Let $n_{k}$ be such that $\sum_{k}E(|X_{n_{k}}|)<+\infty$,
In that case: $$E\left(\sum_{k}|X_{n_{k}}|\right)=\sum_{k}E(|X_{n_{k}}|)<+\infty$$ (monotone convergence)
Therefore, $\sum_{k}|X_{n_{k}}|<+\infty$ almost surely.
It follows that: $$\lim_{n\to+\infty}X_{n_{k}}=0$$ (as the general term of a convergent series).
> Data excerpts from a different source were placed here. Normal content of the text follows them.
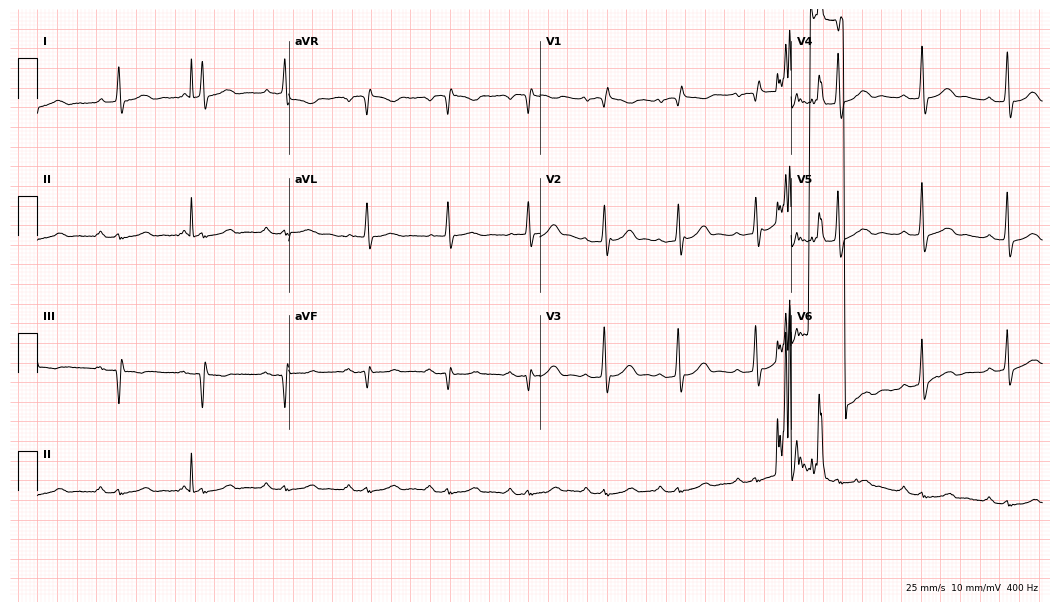
Standard 12-lead ECG recorded from an 80-year-old man. None of these six findings is recorded: first-degree AV block, right bundle branch block, left bundle branch block, sinus bradycardia, atrial fibrillation, sinus tachycardia.
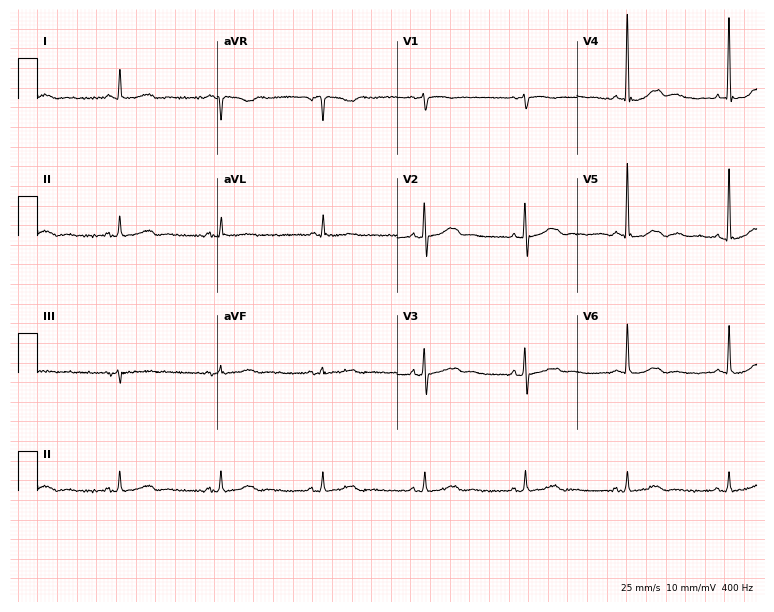
Electrocardiogram (7.3-second recording at 400 Hz), an 83-year-old female patient. Overall reading on record: normal ECG.
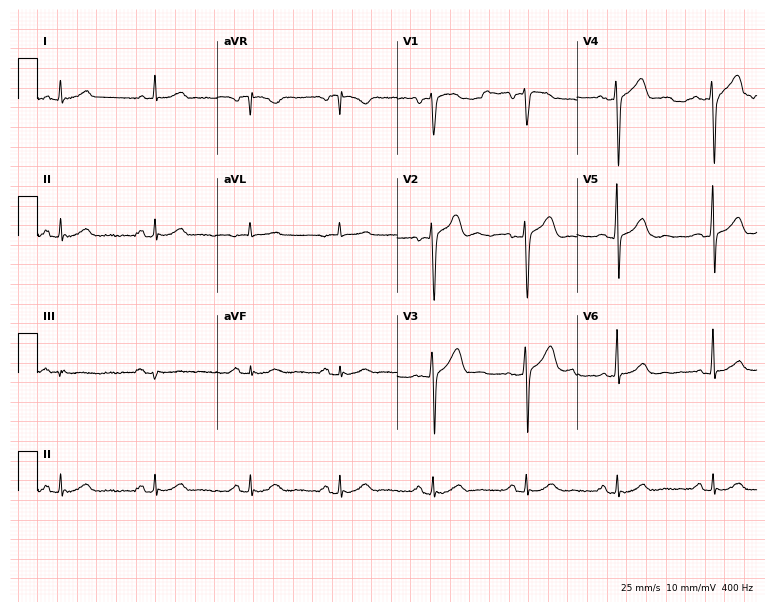
12-lead ECG from a 60-year-old man. Recorded interpretation: within normal limits.
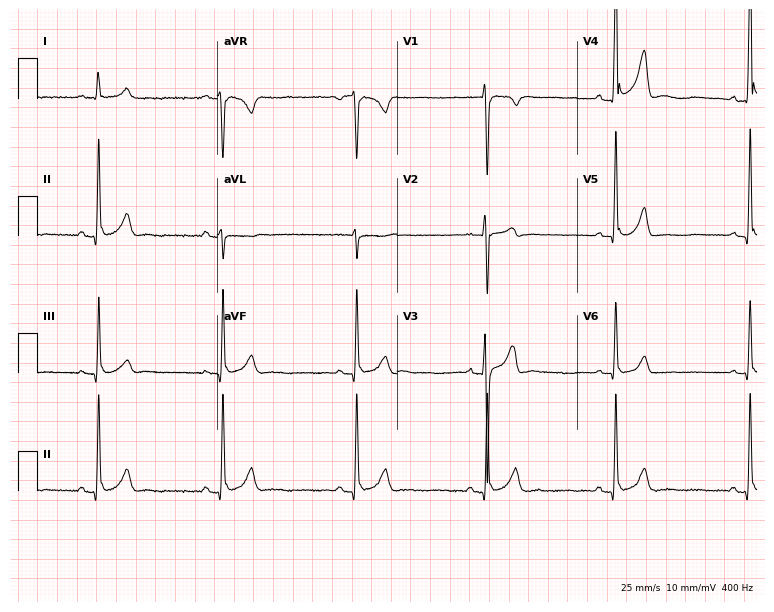
Electrocardiogram (7.3-second recording at 400 Hz), a man, 36 years old. Of the six screened findings (first-degree AV block, right bundle branch block (RBBB), left bundle branch block (LBBB), sinus bradycardia, atrial fibrillation (AF), sinus tachycardia), none is recorded.
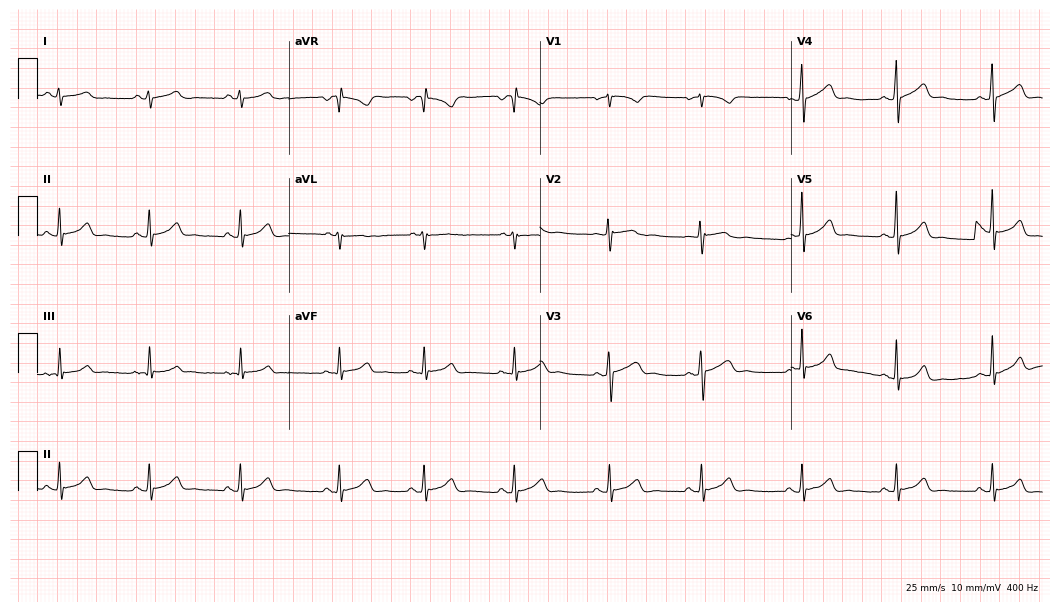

How is monotone convergence used to demonstrate that, for a sequence $n_k$ such that $\sum_{k}E(|X_{n_{k}}|) < +\infty$, we can conclude that $E(\sum_{k}|X_{n_{k}}|) = \sum_{k}E(|X_{n_{k}}|)$, and how does this imply that the series $\sum_{k}|X_{n_{k}}|$ converges almost surely, leading to the conclusion $\lim_{n\to+\infty}X_{n_{k}} = 0$?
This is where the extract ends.